# Postage?



## Alex L (Oct 25, 2005)

Hi Johnny,

Can i pay extra for guaranteed next day delivery? as my postie/delivery peeps are a bit hit and miss with the next day delivery.

I wanted to order some Last Touch, Megs medium pro clay, and 3 LC orange 6-1/2" PC pads on friday to use this weekend on the Megane?

Cheers

Alex


----------



## Alex L (Oct 25, 2005)

anyone????


----------



## Johnnyopolis (Oct 25, 2005)

Sorry Alex, 

Been a bit hectic here this week... If I dont reply quickly enough bud, drop me a line john @ cleanandshiny.co.uk obviously without the spaces!

We dont have any of the 6" pads and we are also waiting for Meguiars to deliver our back orders and outstanding orders. They have told me that it should be on Friday. 

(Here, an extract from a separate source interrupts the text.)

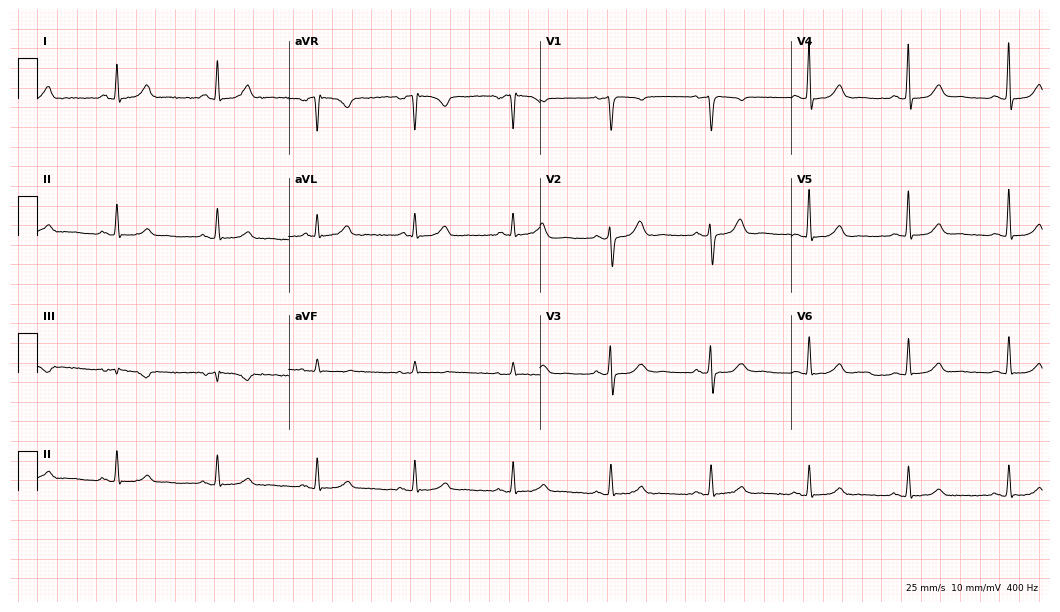
Electrocardiogram, a 60-year-old woman. Overall reading on record: normal ECG.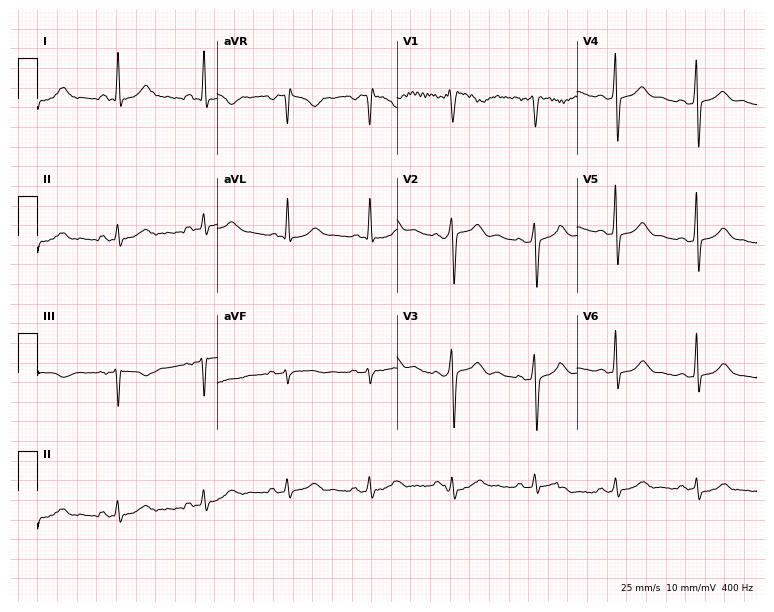
Electrocardiogram (7.3-second recording at 400 Hz), a man, 34 years old. Of the six screened findings (first-degree AV block, right bundle branch block, left bundle branch block, sinus bradycardia, atrial fibrillation, sinus tachycardia), none is recorded. Other findings, if any, are not listed.

Sorry bud, if I had the stuff it would be over to you!! The only other option is for me to drive it to southampton on Saturday if that helps  (theres service)


----------



## Alex L (Oct 25, 2005)

Thanks Johnny:thumb: 

That is service, but not one i'd expect you to do.
After all it is your time off and after last weekend i think you deserve to put your feet up  
And as its looking like rain all weekend i'll just order the bits that are in stock, then wait for the rest.

I thought Megs got over their delivery problems


----------